The stolen pickup rattled down the last stretch of cracked highway, engine humming a low, steady dirge under the fading winter sun. Shane kept both hands firm on the wheel, no more casual thigh-stroking, no wandering fingers. The adrenaline crash had hollowed him out, leaving him quieter than usual, eyes locked on the road as though it might vanish if he blinked. Nyra sat beside him in the passenger seat, knees drawn up, machete resting across her lap like a sleeping companion. In the back, Leah curled against the side panel, knees to her chest, staring at nothing. The cargo bed still held the faint dark stain where Marcus had bled out.
The silence stretched almost twenty miles thick, and heavy, broken only by the engine's drone and the occasional creak of the truck's frame.
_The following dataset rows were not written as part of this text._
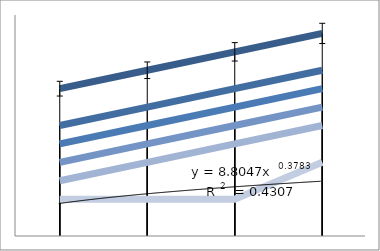
| Category | Series 1 | Series 2 | Series 3 | Series 4 | Series 5 | Series 6 |
|---|---|---|---|---|---|---|
| Point 1 | 40 | 30 | 25 | 20 | 15 | 10 |
| Point 2 | 45 | 35 | 30 | 25 | 20 | 10 |
| Point 3 | 50 | 40 | 35 | 30 | 25 | 10 |
| Point 4 | 55 | 45 | 40 | 35 | 30 | 20 |

Then Shane spoke, voice rough and quieter than usual.
"Brutus is gone."
Nyra turned her head slightly, eyes soft but steady.
"I know."
Shane's knuckles whitened on the wheel.
"When the Jeep rolled… he was still in the back. I commanded him to stay put. Didn't think—fuck, I didn't think. The frame crushed him. Heard the metal groan and then… nothing. Just silence. No groan. No leak. Nothing."
He swallowed hard.
"I know he was already dead. I know he was just meat I moved around with my brain. But… he was mine. First one I raised. Named him. Talked to him like he could hear me. Stupid, right? Treating a corpse like a pet. But he never bit me. Never wandered off. Just… stayed. Like he wanted to be there. Like he was loyal. Or maybe I was just lonely enough to imagine it."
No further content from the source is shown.